Section 3 provides for the appointment by the mayor and alderman of a live stock inspector,

“whose duty it shall be to inspect all live stock to be butchered and sold or offered for sale, in the corporate limits of said town, and whose duty- it shall be, promptly to report to the may- or * * * any infraction of said ordinance.”

It fixes the compensation of the inspector, and provides that the same shall be paid by the person for whose benefit the inspection may be made; that the inspector shall issue to such person a certificate that the animal slaughtered was sound, or, if the fact should be otherwise, shall condemn such animal and forbid the butchering of it for sale; that—

“It shall be the duty of the inspector, after making each inspection, to remain on the ground and to see each animal slaughtered that he has inspected.”

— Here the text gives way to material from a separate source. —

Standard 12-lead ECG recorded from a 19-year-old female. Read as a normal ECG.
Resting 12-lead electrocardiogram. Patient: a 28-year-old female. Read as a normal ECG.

Section 4 imposes- a penalty, of fine and imprisonment, for butchering cattle, sheep, hogs, goats, or other live stock, without previous inspection, or for offering for sale the meat of such animals which had not been inspected on the hoof, and for which certificates of health had not been obtained from the inspector; as also a penalty for delivering meat otherwise than in covered carts, etc.

It is obvious that the practical effect of the ordinance thus quoted, if enforced, will be to prevent the sale, in De Ridder, of the meat of any animal, slaughtered beyond the limits of this state, or even within the limits of the state, but at any considerable distance from the town of De Ridder.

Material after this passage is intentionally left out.